* Your objective: All of the data must be output exactly, with every picture left out.

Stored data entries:
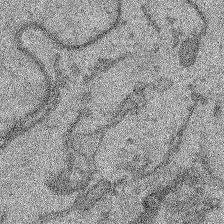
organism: Human
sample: HeLa cells
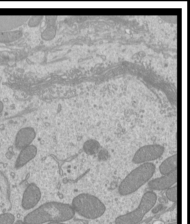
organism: Mouse
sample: Cilia; mouse epididymis
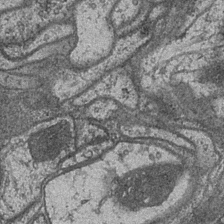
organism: Drosophila
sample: Optic medulla
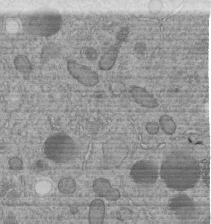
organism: C. elegans
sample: C. elegans embryo early stage
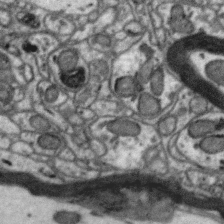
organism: Zebra finch
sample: Brain
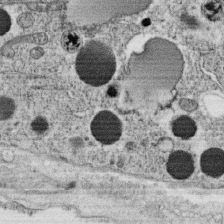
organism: C. elegans
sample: C. elegans oocyte; sperm cells
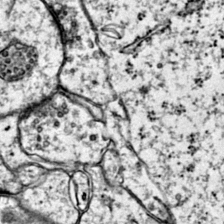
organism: Mouse
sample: Primary visual cortex
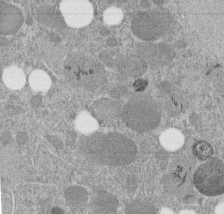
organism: C. elegans
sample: C. elegans embryo early stage
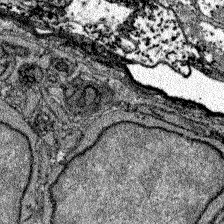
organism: Zebrafish
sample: Larval olfactory bulb
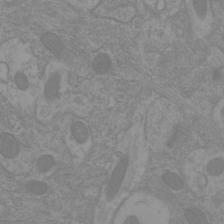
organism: Mouse
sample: Cortical neurons
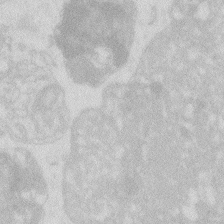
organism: Zebrafish
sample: Macrophage
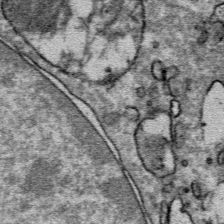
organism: Mouse
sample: Mouse Salivary gland
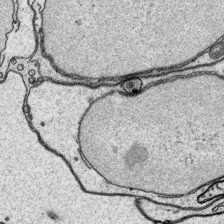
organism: Platynereis dumerilii
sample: Parapodia
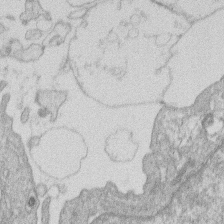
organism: Human
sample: Macrophage cells
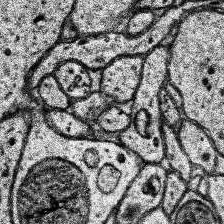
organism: Human
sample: Temporal Lobe
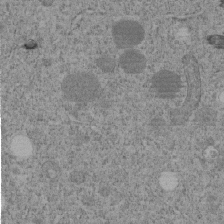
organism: C. elegans
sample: C. elegans embryo early stage
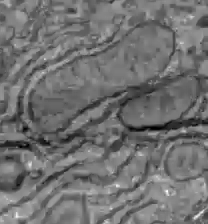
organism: C57BL Mouse
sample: Liver
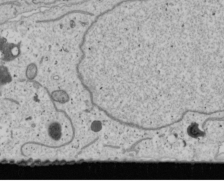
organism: Human
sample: Mitochondria in U2OS cells
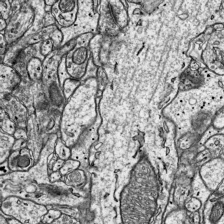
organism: Mouse
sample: Visual Cortex
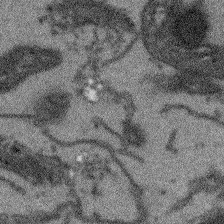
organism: Arabidopsis thaliana
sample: Root tip
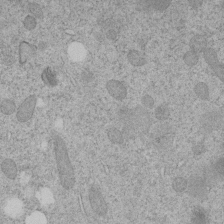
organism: C. elegans
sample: C. elegans embryo early stage
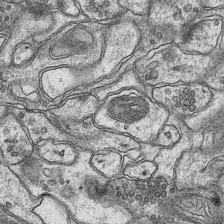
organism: Mouse
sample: CA1 Hippocampus
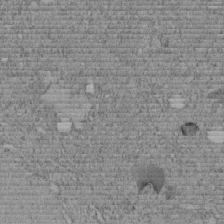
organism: C. elegans
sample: C. elegans embryo early stage
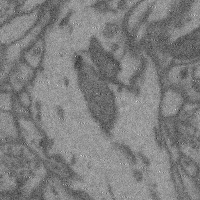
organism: Mouse
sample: Cerebral cortex
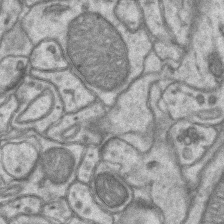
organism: Mouse
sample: CA1 Hippocampus
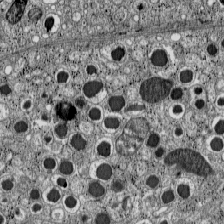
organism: C57BL Mouse
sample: Pancreatic islet
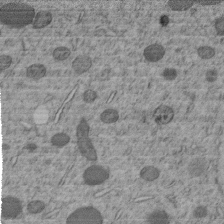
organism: C. elegans
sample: C. elegans embryo early stage
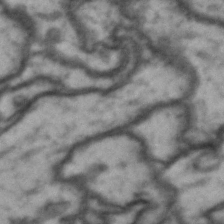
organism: Drosophila
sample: Brain
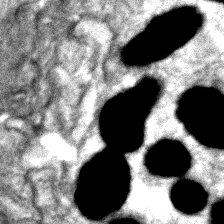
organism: Zebrafish
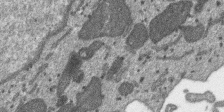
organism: Human
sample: Lung epithelial cells infected with SARS-CoV-2
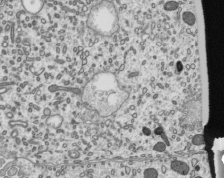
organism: Mouse
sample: Mouse epididymis efferent ductule cilia
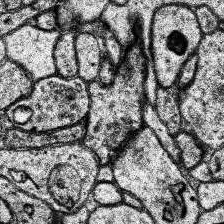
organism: Human
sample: Temporal Lobe
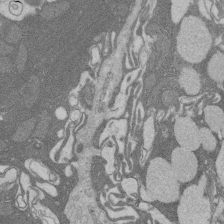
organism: Rat
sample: Salivary granule
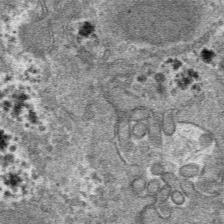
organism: Mouse
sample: Mouse hepatocytes
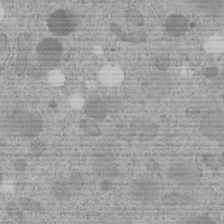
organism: C. elegans
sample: C. elegans embryo early stage
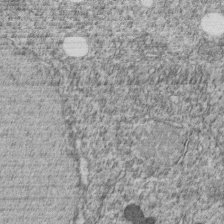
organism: C. elegans
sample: C. elegans embryo early stage
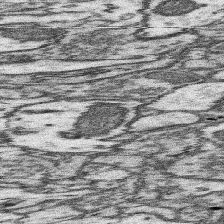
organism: Mouse
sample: Somatosensory cortex neuropil
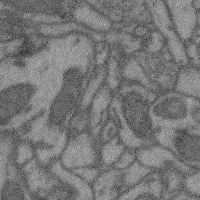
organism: Mouse
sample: Cerebral cortex
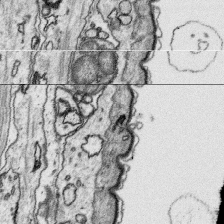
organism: Platynereis dumerilii
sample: Parapodia
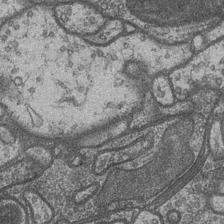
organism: Drosophila
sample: Optic medulla
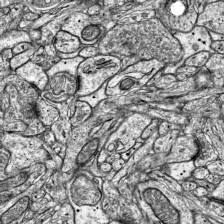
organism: Mouse
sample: Visual Cortex
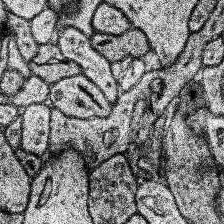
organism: Human
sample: Temporal Lobe
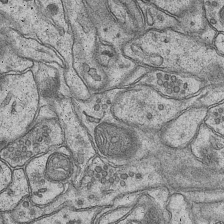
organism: Mouse
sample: CA1 Hippocampus
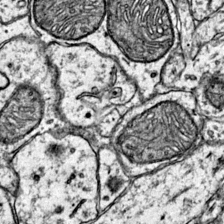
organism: Mouse
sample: Primary visual cortex
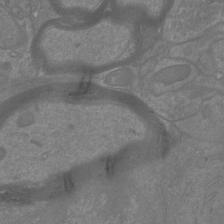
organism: Mouse
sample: Cortical neurons
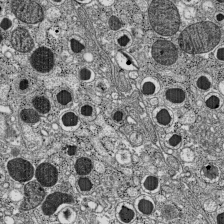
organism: C57BL Mouse
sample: Pancreatic islet

* Expected answer:
organism: Human
sample: HeLa cells
organism: Mouse
sample: Cilia; mouse epididymis
organism: Drosophila
sample: Optic medulla
organism: C. elegans
sample: C. elegans embryo early stage
organism: Zebra finch
sample: Brain
organism: C. elegans
sample: C. elegans oocyte; sperm cells
organism: Mouse
sample: Primary visual cortex
organism: C. elegans
sample: C. elegans embryo early stage
organism: Zebrafish
sample: Larval olfactory bulb
organism: Mouse
sample: Cortical neurons
organism: Zebrafish
sample: Macrophage
organism: Mouse
sample: Mouse Salivary gland
organism: Platynereis dumerilii
sample: Parapodia
organism: Human
sample: Macrophage cells
organism: Human
sample: Temporal Lobe
organism: C. elegans
sample: C. elegans embryo early stage
organism: C57BL Mouse
sample: Liver
organism: Human
sample: Mitochondria in U2OS cells
organism: Mouse
sample: Visual Cortex
organism: Arabidopsis thaliana
sample: Root tip
organism: C. elegans
sample: C. elegans embryo early stage
organism: Mouse
sample: CA1 Hippocampus
organism: C. elegans
sample: C. elegans embryo early stage
organism: Mouse
sample: Cerebral cortex
organism: Mouse
sample: CA1 Hippocampus
organism: C57BL Mouse
sample: Pancreatic islet
organism: C. elegans
sample: C. elegans embryo early stage
organism: Drosophila
sample: Brain
organism: Zebrafish
organism: Human
sample: Lung epithelial cells infected with SARS-CoV-2
organism: Mouse
sample: Mouse epididymis efferent ductule cilia
organism: Human
sample: Temporal Lobe
organism: Rat
sample: Salivary granule
organism: Mouse
sample: Mouse hepatocytes
organism: C. elegans
sample: C. elegans embryo early stage
organism: C. elegans
sample: C. elegans embryo early stage
organism: Mouse
sample: Somatosensory cortex neuropil
organism: Mouse
sample: Cerebral cortex
organism: Platynereis dumerilii
sample: Parapodia
organism: Drosophila
sample: Optic medulla
organism: Mouse
sample: Visual Cortex
organism: Human
sample: Temporal Lobe
organism: Mouse
sample: CA1 Hippocampus
organism: Mouse
sample: Primary visual cortex
organism: Mouse
sample: Cortical neurons
organism: C57BL Mouse
sample: Pancreatic islet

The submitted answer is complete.